Getty Images /  Tharakorn
Getty Images / Tharakorn

Related tags Ibs

Stomach cramps, bloating, diarrhea and constipation—Today, most doctors recognize symptoms of irritable bowel syndrome (IBS). However, standardized criteria to diagnose the condition didn't exist until the 1980s.

A new study from the University of Sheffield in England has found vitamin D supplements are not effective in easing painful symptoms of Irritable Bowel Syndrome (IBS). 

People with IBS often have poor vitamin D levels, so scientists from the University's Department of Oncology and Metabolism—in conjunction with health supplement company, BetterYou, got to work. 

The scientists at Sheffield were the first to suggest a possible link between people living with IBS and low vitamin D levels in 2012, and have since followed the issue closely. 

The research was recently published in the European Journal of Nutrition. 

The study & its findings

Researchers carried out clinical trials over 12 weeks on participants who suffer from IBS to assess whether vitamin D reduced the severity of their symptoms, and whether it could improve their quality of life.

Results of the study found that despite an improvement in vitamin D status in the participants in response to a vitamin D3 oral spray supplementation over a 12 week trial, there was no difference to their IBS symptom severity over the same period, nor a reported change in the participants' quality of life.

Although vitamin D supplements do not ease IBS symptoms, a vitamin D deficiency is widespread among the IBS population, potentially leading to an increased risk of suffering from fractures and osteoporosis in the long-term.

"There has been interest from researchers and from patient groups in the potential of high dose vitamin D to alleviate symptoms of IBS, but there haven't been many properly controlled trials in this area. What our research shows is that supplementing vitamin D at a safe dose did not reduce the severity of IBS symptoms,” ​said co-author of the study Dr. Liz Williams, a senior lecturer in Human Nutrition at the University of Sheffield. "It is worth noting however, that the vitamin D supplementation did correct deficiencies in those people who were found to have poor vitamin D status, and this is important for other aspects such as bone and muscle health."

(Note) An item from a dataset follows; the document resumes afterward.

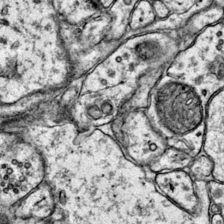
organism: Mouse
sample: Primary visual cortex

IBS can interrupt lifestyle 

Lead-author Professor of Human Nutrition and Health at Newcastle University and Honorary Fellow at the University of Sheffield, Bernard Corfe noted that these low vitamin D levels may be attributable to changes in diet and lifestyle, such as limiting outdoor activities due to the anxiety their symptoms can cause, or alter their diet to avoid certain foods triggering their symptoms.

"Unfortunately all of these coping mechanisms can be detrimental to overall health and wellbeing and reduce exposure to valuable sources of vitamin D,” ​said Corfe. “Given that vitamin D is essential for overall health and wellbeing, it is still important people with IBS get tested and treated and seek dietary advice so it does not impact on their long term health."

"As it is estimated that between five and 15 percent of the population could be living with IBS—some undiagnosed due to the anxiety and embarrassment their symptoms can cause—it is vitally important we continue with research to find new ways to diagnose, treat and understand the impact of IBS on the population," ​he added. 

According to the researchers, this study is the largest, and most definitive study to date showing clearly that vitamin D supplementation does not ease severe IBS symptoms.

Despite decades of research, there is still no cure for IBS.

Source: European Journal of Nutrition
"Vitamin D supplementation in people with IBS has no effect on symptom severity and quality of life: results of a randomised controlled trial"
Authors: CE Williams, et al.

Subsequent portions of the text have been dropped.